Investment firms including Goldman Sachs Group Inc. (GS) have discussed raising funds with investors that would target assets backed by distressed revenue bonds, according to people familiar with the talks. Among the potential targets are infrastructure assets such as toll roads and power plants, the people said.
A fund managed by New York-based Goldman Sachs holds revenue bonds backed by Branson Airport, a privately owned $155 million facility that opened in May 2009 in the Ozark Mountain region near Branson, Missouri. The city has more than 50 performance theaters billed as the “Live Music Show Capital of the World.” The airport’s construction, financed with about $114 million of municipal debt, required displacing more than 11 million cubic yards of dirt in the largest earth-moving project in Missouri, according to its website.
Now Branson Airport LLC, which is led by former Greenwich Capital Markets executive Stephen Peet, is in talks with the Goldman Sachs fund and other bondholders over restructuring the debt, according to a person familiar with the project. The airport, which has dipped into reserve funds to pay bondholders, lost $9.8 million for the first three quarters of 2010, according to its filings.
If an agreement can’t be reached on adjusting debt terms and infusing more equity in the project, creditors could seek control of the airport, which includes a 58,000-square-foot terminal, the person said.
Jeff Bourk, executive director of the airport, and Peet didn’t return calls and e-mails seeking comment. Goldman Sachs spokeswoman Andrea Raphael declined to comment.
Salomon Smith Barney, as Citigroup’s investment bank was known then, underwrote the revenue bonds in 2000 for the St.
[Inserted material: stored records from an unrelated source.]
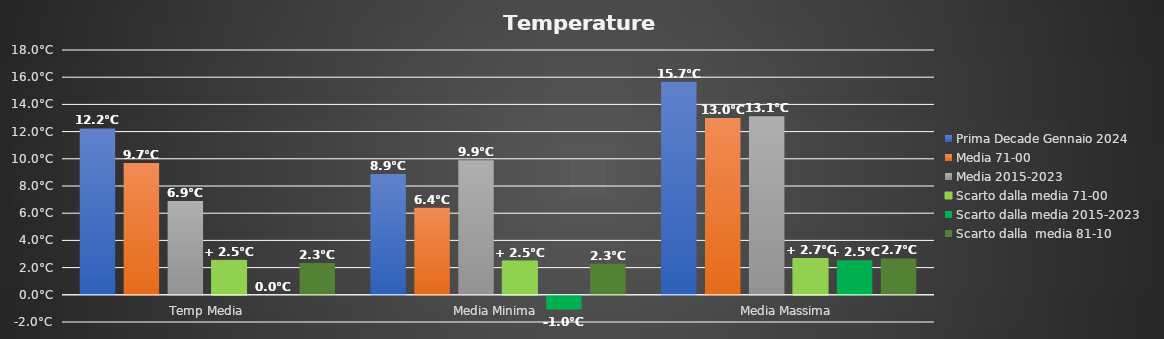
| Category | Prima Decade Gennaio 2024 | Media 71-00 | Media 2015-2023 | Scarto dalla media 71-00 | Scarto dalla media 2015-2023 | Scarto dalla  media 81-10 |
|---|---|---|---|---|---|---|
| Temp Media | 12.233 | 9.7 | 6.9 | 2.533 | 0 | 2.333 |
| Media Minima  | 8.89 | 6.4 | 9.9 | 2.49 | -1.01 | 2.29 |
| Media Massima | 15.67 | 13 | 13.136 | 2.67 | 2.534 | 2.67 |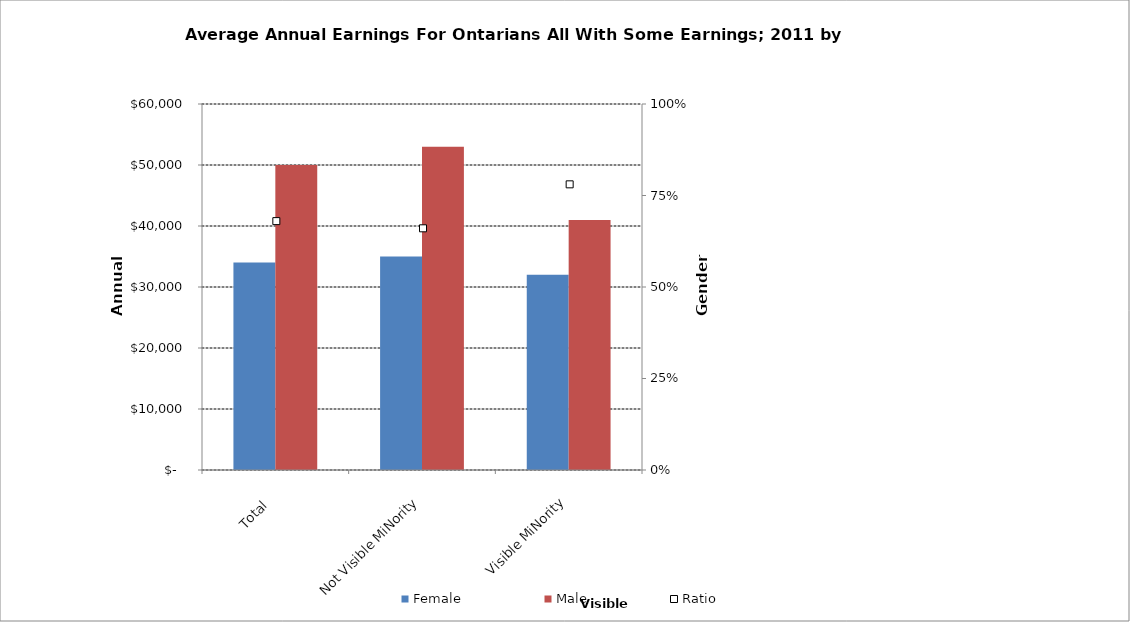
| Category | Female | Male |
|---|---|---|
| Total | 34000 | 50000 |
|  Not Visible MiNority  | 35000 | 53000 |
|  Visible MiNority  | 32000 | 41000 |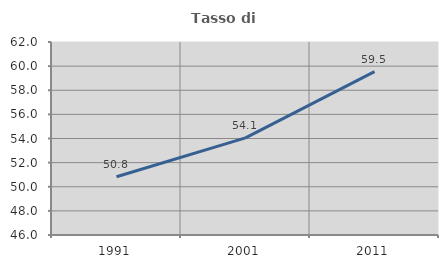
| Category | Tasso di occupazione   |
|---|---|
| 1991.0 | 50.832 |
| 2001.0 | 54.056 |
| 2011.0 | 59.547 |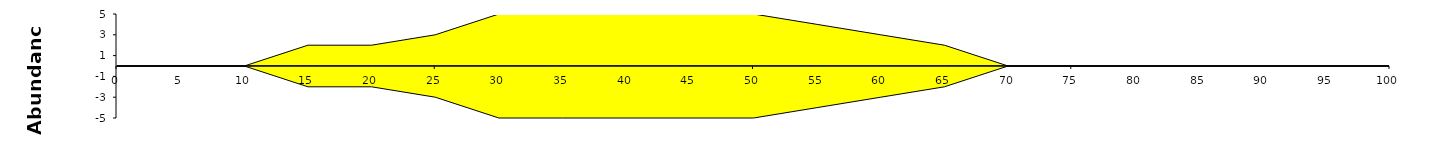
| Category | Series 0 | Series 1 |
|---|---|---|
| 0.0 | 0 | 0 |
| 5.0 | 0 | 0 |
| 10.0 | 0 | 0 |
| 15.0 | 2 | -2 |
| 20.0 | 2 | -2 |
| 25.0 | 3 | -3 |
| 30.0 | 5 | -5 |
| 35.0 | 5 | -5 |
| 40.0 | 5 | -5 |
| 45.0 | 5 | -5 |
| 50.0 | 5 | -5 |
| 55.0 | 4 | -4 |
| 60.0 | 3 | -3 |
| 65.0 | 2 | -2 |
| 70.0 | 0 | 0 |
| 75.0 | 0 | 0 |
| 80.0 | 0 | 0 |
| 85.0 | 0 | 0 |
| 90.0 | 0 | 0 |
| 95.0 | 0 | 0 |
| 100.0 | 0 | 0 |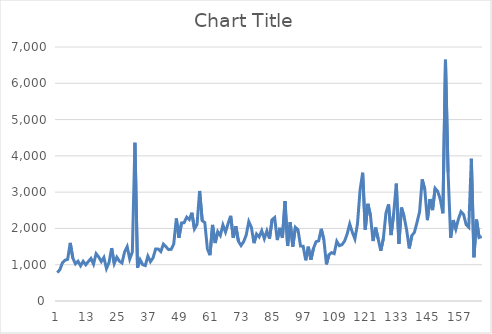
| Category | Series 0 |
|---|---|
| 0 | 781 |
| 1 | 865 |
| 2 | 1055 |
| 3 | 1125 |
| 4 | 1148 |
| 5 | 1602 |
| 6 | 1183 |
| 7 | 1025 |
| 8 | 1096 |
| 9 | 970 |
| 10 | 1094 |
| 11 | 997 |
| 12 | 1088 |
| 13 | 1172 |
| 14 | 1016 |
| 15 | 1304 |
| 16 | 1214 |
| 17 | 1087 |
| 18 | 1201 |
| 19 | 894 |
| 20 | 1062 |
| 21 | 1458 |
| 22 | 1033 |
| 23 | 1207 |
| 24 | 1098 |
| 25 | 1048 |
| 26 | 1352 |
| 27 | 1499 |
| 28 | 1157 |
| 29 | 1349 |
| 30 | 4361 |
| 31 | 920 |
| 32 | 1137 |
| 33 | 1001 |
| 34 | 976 |
| 35 | 1236 |
| 36 | 1084 |
| 37 | 1189 |
| 38 | 1432 |
| 39 | 1431 |
| 40 | 1363 |
| 41 | 1566 |
| 42 | 1494 |
| 43 | 1416 |
| 44 | 1425 |
| 45 | 1571 |
| 46 | 2274 |
| 47 | 1743 |
| 48 | 2151 |
| 49 | 2157 |
| 50 | 2310 |
| 51 | 2245 |
| 52 | 2433 |
| 53 | 1988 |
| 54 | 2111 |
| 55 | 3032 |
| 56 | 2216 |
| 57 | 2164 |
| 58 | 1433 |
| 59 | 1262 |
| 60 | 2096 |
| 61 | 1597 |
| 62 | 1911 |
| 63 | 1804 |
| 64 | 2094 |
| 65 | 1900 |
| 66 | 2132 |
| 67 | 2347 |
| 68 | 1740 |
| 69 | 2062 |
| 70 | 1644 |
| 71 | 1529 |
| 72 | 1633 |
| 73 | 1816 |
| 74 | 2190 |
| 75 | 2029 |
| 76 | 1595 |
| 77 | 1847 |
| 78 | 1766 |
| 79 | 1937 |
| 80 | 1716 |
| 81 | 1932 |
| 82 | 1719 |
| 83 | 2240 |
| 84 | 2300 |
| 85 | 1679 |
| 86 | 2016 |
| 87 | 1740 |
| 88 | 2756 |
| 89 | 1515 |
| 90 | 2176 |
| 91 | 1498 |
| 92 | 2031 |
| 93 | 1964 |
| 94 | 1513 |
| 95 | 1511 |
| 96 | 1122 |
| 97 | 1496 |
| 98 | 1135 |
| 99 | 1452 |
| 100 | 1635 |
| 101 | 1658 |
| 102 | 1989 |
| 103 | 1692 |
| 104 | 1010 |
| 105 | 1278 |
| 106 | 1334 |
| 107 | 1305 |
| 108 | 1645 |
| 109 | 1524 |
| 110 | 1551 |
| 111 | 1649 |
| 112 | 1844 |
| 113 | 2123 |
| 114 | 1895 |
| 115 | 1710 |
| 116 | 2127 |
| 117 | 3061 |
| 118 | 3535 |
| 119 | 1968 |
| 120 | 2678 |
| 121 | 2365 |
| 122 | 1652 |
| 123 | 2024 |
| 124 | 1709 |
| 125 | 1384 |
| 126 | 1724 |
| 127 | 2422 |
| 128 | 2661 |
| 129 | 1818 |
| 130 | 2419 |
| 131 | 3236 |
| 132 | 1574 |
| 133 | 2576 |
| 134 | 2327 |
| 135 | 1955 |
| 136 | 1449 |
| 137 | 1800 |
| 138 | 1891 |
| 139 | 2164 |
| 140 | 2462 |
| 141 | 3351 |
| 142 | 3077 |
| 143 | 2228 |
| 144 | 2809 |
| 145 | 2505 |
| 146 | 3104 |
| 147 | 3022 |
| 148 | 2798 |
| 149 | 2417 |
| 150 | 6648 |
| 151 | 3548 |
| 152 | 1742 |
| 153 | 2231 |
| 154 | 1981 |
| 155 | 2258 |
| 156 | 2461 |
| 157 | 2383 |
| 158 | 2102 |
| 159 | 2032 |
| 160 | 3922 |
| 161 | 1206 |
| 162 | 2245 |
| 163 | 1751 |
| 164 | 1777 |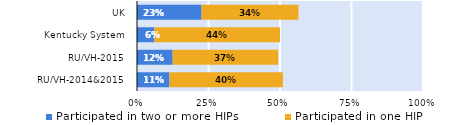
| Category | Participated in two or more HIPs | Participated in one HIP |
|---|---|---|
| RU/VH-2014&2015 | 0.113 | 0.397 |
| RU/VH-2015 | 0.125 | 0.369 |
| Kentucky System | 0.061 | 0.439 |
| UK | 0.226 | 0.339 |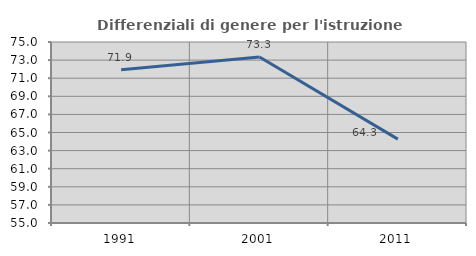
| Category | Differenziali di genere per l'istruzione superiore |
|---|---|
| 1991.0 | 71.939 |
| 2001.0 | 73.333 |
| 2011.0 | 64.268 |

Louis convention center hotel project, as the city made a push to increase its draw as a conference destination.
The Renaissance, which features panoramic views of the city from its Crystal Ballroom and has 54,750 square-feet of meeting space, violated its bond covenants in 2004 after the convention center generated half the bookings originally anticipated, according to bond filings.
Nuveen sold about $55 million of the debt for 53 cents on the dollar in December, Bloomberg data show. When Nuveen’s municipal high-yield fund reported its stake in the St. Louis revenue bonds in April 2007, it valued them at 99 cents on the dollar.
The Chicago-based asset manager sold the debt to Citigroup to pursue more attractive opportunities with the proceeds, according to John Miller, chief investment officer of Nuveen Asset Management.
With its controlling stake in the revenue bonds, Citigroup may now direct the hotel’s trustee, UMB Bank N.A., to sell the hotel, which was foreclosed on after failing to make full interest payments on the debt in 2008, the people familiar with the matter said. Hotel deals may increase as much as 25 percent this year, as a rebound in U.S. business and leisure travel attracts investors, according to Jones Lang LaSalle (JLL) Hotels, which has advised Renaissance bondholders.